Скептическое отношение к эмиграции было тем немногим, в чем, пожалуй, сходились Грузенберг и Маклаков. Однажды Грузенберг написал по просьбе Академии наук СССР воспоминания о Максиме Горьком, но отправить текст в Москву не решился, опасаясь обвинений в сотрудничестве с советским режимом. По этому случаю в досаде то ли на эмиграцию, то ли на самого себя он писал: «Живу в эмиграции, среди поврежденных людей, заменяющих любовь к родине ненавистью к ее лютому правительству. Поди столкуйся с вами со всеми насчет того, что Академия наук есть Академия наук, что родина не перестает быть милою оттого, что она несчастна, что уехать заграницу — подвиг не из великих…» [523]
Корреспонденты обменивались довольно резкими репликами по поводу отношения к прошлому и настоящему России. Маклакова особенно раздражали декларации Грузенберга о том, что он «приемлет» русскую историю: «Если Вы большевизма не приемлете, то как же Вы можете говорить, что приемлете всю нашу историю, весь наш народ. Ведь большевизм из истории народа не вычеркнешь». Рассуждая о психологии русского народа, который он сравнивал с готтентотами, Маклаков писал: «Хорошо, когда граблю я, плохо, когда грабят меня. И это готтентотство выявилось в успехе большевизма в России. Я это тоже „приемлю“; но в этом я вижу не признаки величия, а результат его дикого воспитания» [524].

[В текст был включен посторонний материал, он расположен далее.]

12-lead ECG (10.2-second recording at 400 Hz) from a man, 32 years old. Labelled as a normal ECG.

Русский Маклаков гораздо строже судил русский народ, чем еврей Грузенберг. В ответ на ностальгически-патриотические ламентации Грузенберга о том, что русский народ ему «не по хорошему мил, а по милу хорош», Маклаков заметил: «Отлично понимаю, что по милу хорош; но если милому можно все прощать, то было бы большой ошибкой считать хорошим то, что гнусно и отвратительно; и это я отношу не только к большевистской головке, но к известным проявлениям всего народа» [525].

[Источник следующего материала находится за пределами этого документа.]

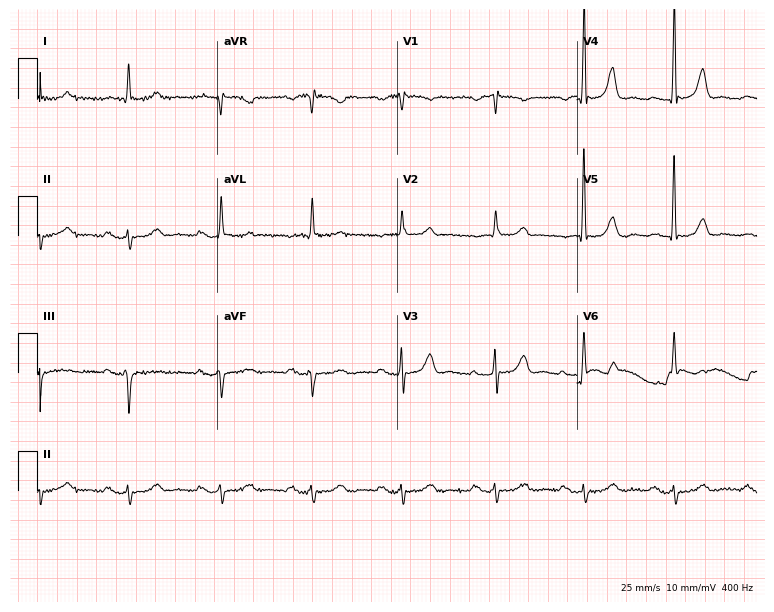
Standard 12-lead ECG recorded from a 76-year-old woman. None of these six findings is recorded: first-degree AV block, right bundle branch block, left bundle branch block, sinus bradycardia, atrial fibrillation, sinus tachycardia. Findings outside these six are not listed.

Раздражение Маклакова вызывали и его товарищи по партии, в особенности их непонимание, как он считал, последствий революции: «Когда-то я в шутку предсказывал, что революция есть конец кадетам: первую их половину расстреляют как реакционеров, а вторую повесят как революционеров. Я был гораздо ближе к правде, чем даже сам думал; правда, у кадет остался еще третий исход: кончить жизнь здесь, жалуясь, что их не оценили» [526].
Поправение Маклакова (впрочем, и в России он был самым правым кадетом) вызвало как-то раз шуточную реплику Грузенберга: «Кстати или некстати: я совершенно оглох на правое ухо, как Вы на левое (очевидно, и глухота распределяется по политическим антипатиям)» [527].
Маклаков считал вредной политическую деятельность эмиграции за границей, полагая, что никакой пользы она России принести не может, а вредна она «прежде всего тем, что требует непременно, чтобы мы облаивали друг друга, позорили и порочили своих противников на глазах иностранцев и большевиков и убивали последние остатки уважения к себе» [528].